# replacing 5.2 buffer



## beerking (29/11/13)

Ok the time has come to stop using five star 5.2 ph buffer and adjust my water like a man. The ezwater spreadsheet tells me I will need to use 10ml of latic acid for my 30lt biab water .My question is what is the maximum amount of lactic acid I can add without getting a noticeable off flavour from the acid?
cheers guys and thanks for your help.


----------



## QldKev (29/11/13)

What the hell you brewing to need 10ml lactic?


----------



## MartinOC (29/11/13)

Re-check the calculations!!! Geez! 100g of acidulated malt (ie. a handful) would be enough to sort-out a 50-60 L batch's whole mash!!!!


----------



## beerking (29/11/13)

Mmmm ok thought this sounded wrong, not sure what i have done wrong.
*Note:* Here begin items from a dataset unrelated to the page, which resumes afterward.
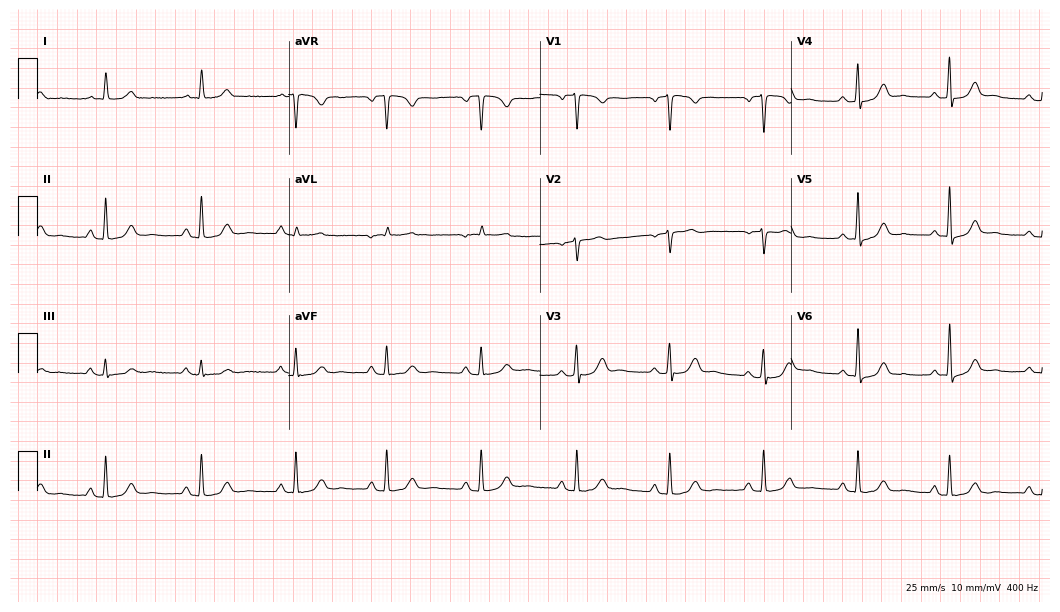
Electrocardiogram, a 52-year-old female patient. Overall reading on record: normal ECG.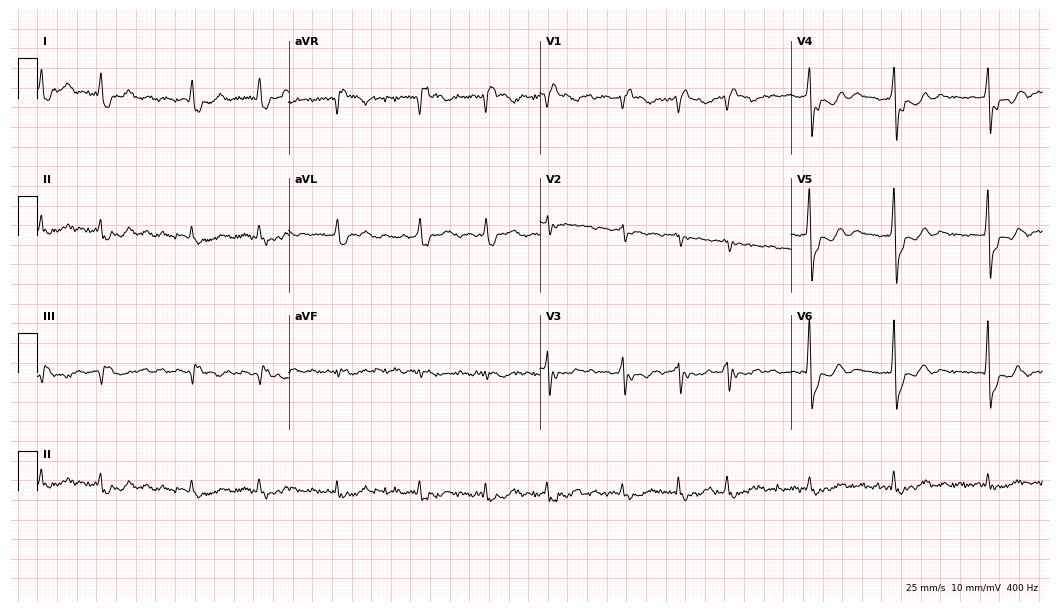
Electrocardiogram (10.2-second recording at 400 Hz), a male patient, 81 years old. Interpretation includes right bundle branch block, atrial fibrillation.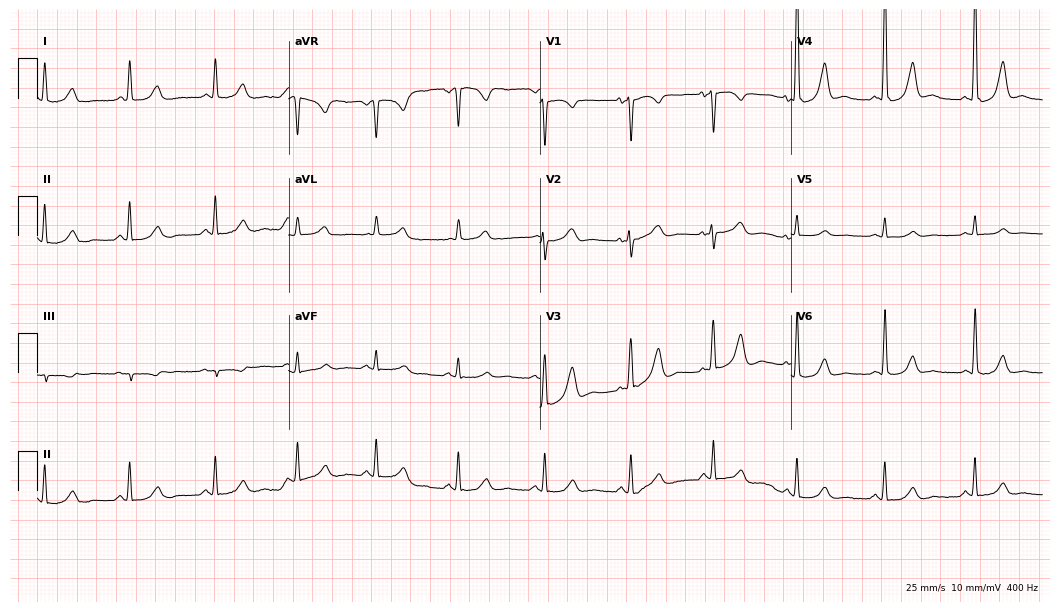
ECG (10.2-second recording at 400 Hz) — a 51-year-old woman. Labelled as a normal ECG.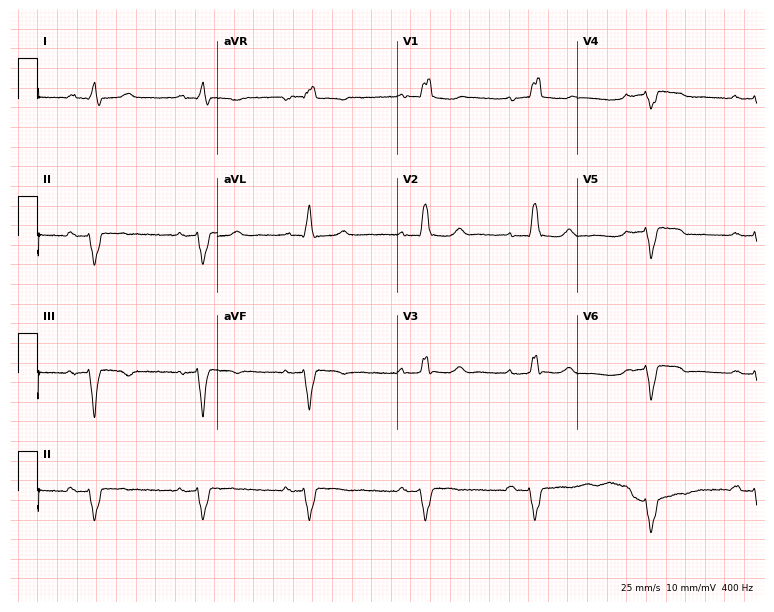
ECG — a 59-year-old female patient. Screened for six findings — first-degree AV block, right bundle branch block (RBBB), left bundle branch block (LBBB), sinus bradycardia, atrial fibrillation (AF), sinus tachycardia — none is recorded.

I will re do the numbers and try and see what I have stuffed up.


----------



## Yob (29/11/13)

I use about 120 - 140g acidulated in most of my pale ales / IPA'S..


----------



## Phoney (29/11/13)

i use around 100g of acidulated malt in pale ales and pilsners. Anything pale really.


----------



## beerking (29/11/13)

OK I see what I was doing wrong , in the grain bill i was entering 240 for roasted malt for example rather than 0.24 .Do this for the combination of base , crystal and roast and yep you will stuff it up.


----------